Beam Beats tangible rhythm sequencer: work is in progress!

Beam Beats is an interactive and tangible rhythm sequencer that translates the geometry of beacons on the ground into rhythms and polyrhythms thanks to a rotating laser beam. This experimental MIDI instrument is about investigating self-similarities in polyrhythms, as described in this post.

Update: Here’s the video of a demo at Dorkbot at La Gaité Lyrique in Paris

BeamBeats demo at Dorkbot at la Gaité Lyrique from cyrille martraire on Vimeo.

Before I report more on this project with demos and videos, here are some pictures to illustrate the work currently in progress, thanks to lasercutting techniques in particular:

The brand new laser-cut acrylic structure
The prototype laser head and retro-reflection light sensor
The Arduino to detect the light variations and convert them into MIDI notes
Very early design of beacons each with their own light sensor

This prototype works, here’s a picture of the laser beam rotating:

The revolving laser beam reflected on the wall

And here’s a very short early video (no sound)
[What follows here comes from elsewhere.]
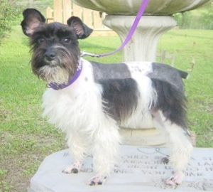 Parti Colored Miniature Schnauzer.
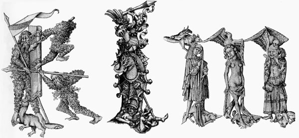 K, L and M, L.292, L.293, L.294

Beam Beats – revolving laser beam to detect beacons from cyrille martraire on Vimeo.

I’ve been working on the Arduino source code to add the ability to send MIDI clock in order to sync Beam Beats to other MIDI devices.

Now I mostly need to conclude on the design for the active  beacons(sensors stands) and the passive (retroreflective adhesive stands) beacons, and find out what to play with this sequencer…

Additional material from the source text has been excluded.